## Exercise aim
Scan the material for the string "Category" and copy out every line in which it occurs.
BEGIN Material for this task
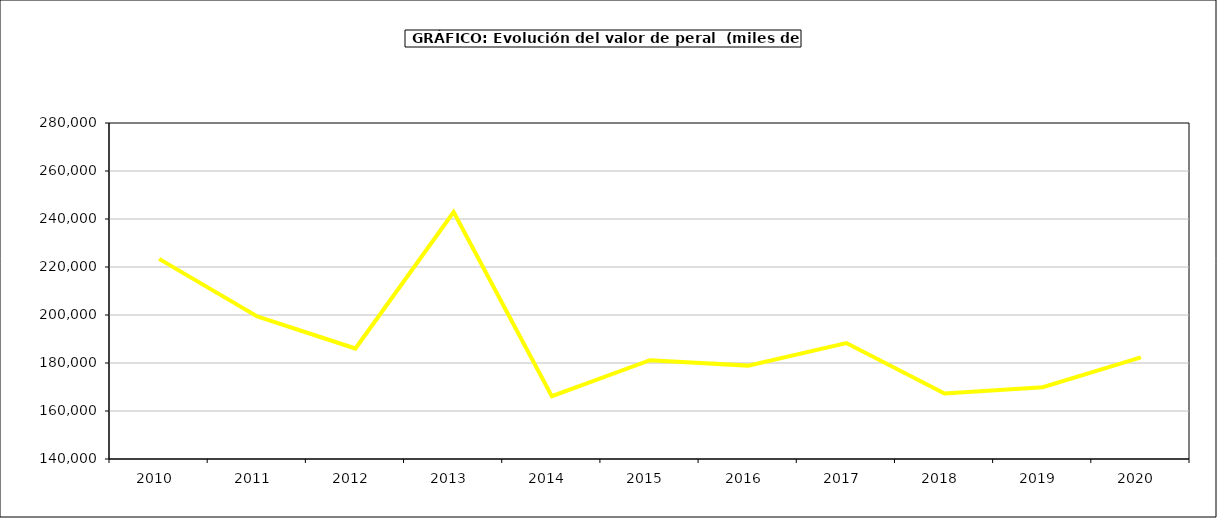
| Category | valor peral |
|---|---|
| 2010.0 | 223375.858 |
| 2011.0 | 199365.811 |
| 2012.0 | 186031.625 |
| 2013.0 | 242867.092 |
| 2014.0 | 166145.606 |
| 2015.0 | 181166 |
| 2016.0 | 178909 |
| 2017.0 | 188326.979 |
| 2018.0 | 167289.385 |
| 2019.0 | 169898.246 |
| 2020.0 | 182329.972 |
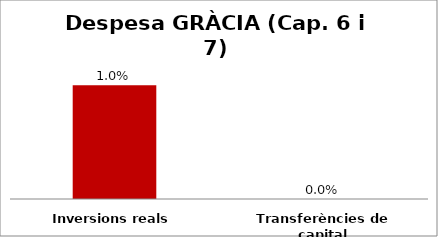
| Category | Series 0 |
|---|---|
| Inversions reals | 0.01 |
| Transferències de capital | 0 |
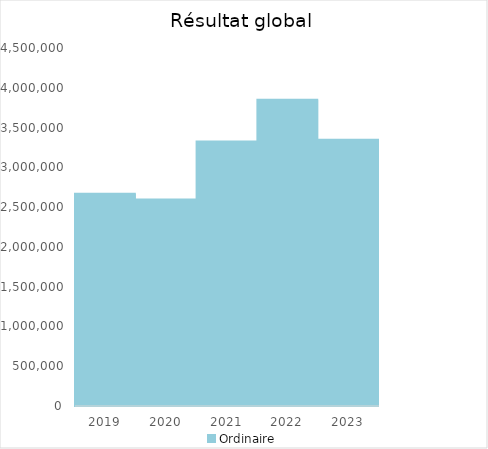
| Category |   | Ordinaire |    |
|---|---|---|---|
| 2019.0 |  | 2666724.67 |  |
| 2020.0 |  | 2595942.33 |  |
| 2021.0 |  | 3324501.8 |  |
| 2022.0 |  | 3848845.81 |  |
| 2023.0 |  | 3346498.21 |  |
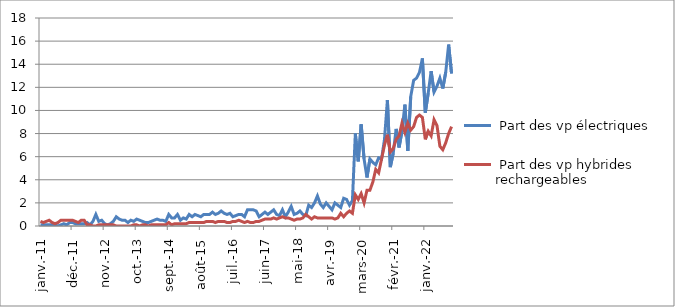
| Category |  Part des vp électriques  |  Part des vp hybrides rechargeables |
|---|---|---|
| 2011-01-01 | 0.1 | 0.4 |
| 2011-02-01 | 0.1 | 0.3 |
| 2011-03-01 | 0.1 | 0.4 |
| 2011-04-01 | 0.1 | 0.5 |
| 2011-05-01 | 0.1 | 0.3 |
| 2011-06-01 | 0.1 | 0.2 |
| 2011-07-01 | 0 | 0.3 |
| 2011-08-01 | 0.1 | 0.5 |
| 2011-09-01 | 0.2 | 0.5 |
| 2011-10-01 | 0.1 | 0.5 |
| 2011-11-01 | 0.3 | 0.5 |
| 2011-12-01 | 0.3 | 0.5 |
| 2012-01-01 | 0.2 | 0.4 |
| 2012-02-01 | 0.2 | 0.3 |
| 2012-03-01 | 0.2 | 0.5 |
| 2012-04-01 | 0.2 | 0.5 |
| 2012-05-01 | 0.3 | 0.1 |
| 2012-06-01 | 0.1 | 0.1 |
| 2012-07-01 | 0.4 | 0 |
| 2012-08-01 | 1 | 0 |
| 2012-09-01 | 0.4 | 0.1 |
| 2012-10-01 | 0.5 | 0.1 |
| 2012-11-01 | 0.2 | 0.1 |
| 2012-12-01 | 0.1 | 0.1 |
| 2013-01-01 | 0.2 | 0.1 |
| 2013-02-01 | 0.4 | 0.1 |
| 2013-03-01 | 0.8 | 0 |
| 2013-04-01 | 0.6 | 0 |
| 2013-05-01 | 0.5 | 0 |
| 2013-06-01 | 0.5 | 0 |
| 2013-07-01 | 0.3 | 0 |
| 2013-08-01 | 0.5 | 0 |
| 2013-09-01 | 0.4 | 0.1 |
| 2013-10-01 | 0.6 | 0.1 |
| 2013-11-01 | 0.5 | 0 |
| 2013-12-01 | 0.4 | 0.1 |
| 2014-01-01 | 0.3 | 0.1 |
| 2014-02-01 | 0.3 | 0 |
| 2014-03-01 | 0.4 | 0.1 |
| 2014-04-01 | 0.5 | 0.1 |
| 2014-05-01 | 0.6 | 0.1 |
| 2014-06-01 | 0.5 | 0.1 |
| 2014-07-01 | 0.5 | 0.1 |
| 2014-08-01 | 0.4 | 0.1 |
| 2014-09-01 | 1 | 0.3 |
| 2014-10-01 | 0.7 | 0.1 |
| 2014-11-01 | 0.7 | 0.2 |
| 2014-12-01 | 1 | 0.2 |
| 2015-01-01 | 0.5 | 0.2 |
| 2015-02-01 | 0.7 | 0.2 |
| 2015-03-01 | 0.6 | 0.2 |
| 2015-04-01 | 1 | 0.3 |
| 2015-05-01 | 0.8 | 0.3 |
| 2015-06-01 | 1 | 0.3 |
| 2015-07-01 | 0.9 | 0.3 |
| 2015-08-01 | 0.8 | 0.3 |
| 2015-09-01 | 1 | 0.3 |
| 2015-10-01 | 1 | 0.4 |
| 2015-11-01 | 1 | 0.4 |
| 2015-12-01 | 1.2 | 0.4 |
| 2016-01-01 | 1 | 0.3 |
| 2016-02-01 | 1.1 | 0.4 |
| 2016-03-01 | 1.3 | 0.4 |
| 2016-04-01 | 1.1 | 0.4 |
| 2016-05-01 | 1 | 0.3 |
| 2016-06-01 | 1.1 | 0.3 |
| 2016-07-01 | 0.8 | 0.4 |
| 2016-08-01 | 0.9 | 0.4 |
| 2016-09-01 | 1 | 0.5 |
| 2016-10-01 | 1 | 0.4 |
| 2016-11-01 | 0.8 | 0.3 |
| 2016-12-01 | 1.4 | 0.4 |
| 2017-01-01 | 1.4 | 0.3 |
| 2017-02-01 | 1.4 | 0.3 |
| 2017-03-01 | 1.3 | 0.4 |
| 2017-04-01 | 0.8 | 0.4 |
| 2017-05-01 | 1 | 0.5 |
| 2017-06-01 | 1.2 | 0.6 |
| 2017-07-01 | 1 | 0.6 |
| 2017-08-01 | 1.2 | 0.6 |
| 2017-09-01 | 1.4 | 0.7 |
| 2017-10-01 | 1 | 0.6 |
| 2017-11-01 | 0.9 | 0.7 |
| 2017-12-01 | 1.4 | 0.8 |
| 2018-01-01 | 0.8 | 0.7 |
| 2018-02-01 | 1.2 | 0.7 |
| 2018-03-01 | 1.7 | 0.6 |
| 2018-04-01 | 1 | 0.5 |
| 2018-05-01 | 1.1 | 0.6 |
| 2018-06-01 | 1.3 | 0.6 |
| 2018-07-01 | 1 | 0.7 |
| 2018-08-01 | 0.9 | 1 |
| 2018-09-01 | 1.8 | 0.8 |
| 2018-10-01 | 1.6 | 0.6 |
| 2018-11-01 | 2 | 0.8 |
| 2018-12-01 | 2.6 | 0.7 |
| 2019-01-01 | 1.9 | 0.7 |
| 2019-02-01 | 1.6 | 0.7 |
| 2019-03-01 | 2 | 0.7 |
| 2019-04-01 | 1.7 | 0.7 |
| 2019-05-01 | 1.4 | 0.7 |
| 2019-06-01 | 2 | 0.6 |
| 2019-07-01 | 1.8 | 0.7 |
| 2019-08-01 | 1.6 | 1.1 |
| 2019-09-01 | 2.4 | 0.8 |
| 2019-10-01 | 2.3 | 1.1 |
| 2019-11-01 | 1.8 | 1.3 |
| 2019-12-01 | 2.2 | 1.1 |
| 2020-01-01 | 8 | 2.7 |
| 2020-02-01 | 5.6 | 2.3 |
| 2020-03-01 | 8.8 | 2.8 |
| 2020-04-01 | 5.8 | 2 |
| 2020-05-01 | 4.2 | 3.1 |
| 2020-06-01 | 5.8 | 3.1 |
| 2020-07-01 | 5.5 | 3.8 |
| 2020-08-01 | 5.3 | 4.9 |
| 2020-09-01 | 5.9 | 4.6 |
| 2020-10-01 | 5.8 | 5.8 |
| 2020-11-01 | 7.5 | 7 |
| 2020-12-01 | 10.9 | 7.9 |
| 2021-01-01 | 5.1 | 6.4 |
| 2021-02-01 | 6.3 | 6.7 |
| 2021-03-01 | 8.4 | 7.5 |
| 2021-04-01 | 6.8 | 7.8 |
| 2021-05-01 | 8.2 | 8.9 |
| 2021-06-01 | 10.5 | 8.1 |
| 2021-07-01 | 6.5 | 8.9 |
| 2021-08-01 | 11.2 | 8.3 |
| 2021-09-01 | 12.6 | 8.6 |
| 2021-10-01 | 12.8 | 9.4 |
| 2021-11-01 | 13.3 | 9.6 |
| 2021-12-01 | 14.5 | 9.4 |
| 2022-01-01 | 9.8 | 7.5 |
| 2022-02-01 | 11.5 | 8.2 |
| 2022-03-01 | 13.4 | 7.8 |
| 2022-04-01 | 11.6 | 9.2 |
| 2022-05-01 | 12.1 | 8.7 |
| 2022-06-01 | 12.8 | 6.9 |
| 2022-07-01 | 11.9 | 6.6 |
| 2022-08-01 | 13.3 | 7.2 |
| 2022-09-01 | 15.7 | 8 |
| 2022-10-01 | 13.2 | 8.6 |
END Material for this task
## Answer box
| Category | valor peral |
| Category | Series 0 |
| Category |   | Ordinaire |    |
| Category |  Part des vp électriques  |  Part des vp hybrides rechargeables |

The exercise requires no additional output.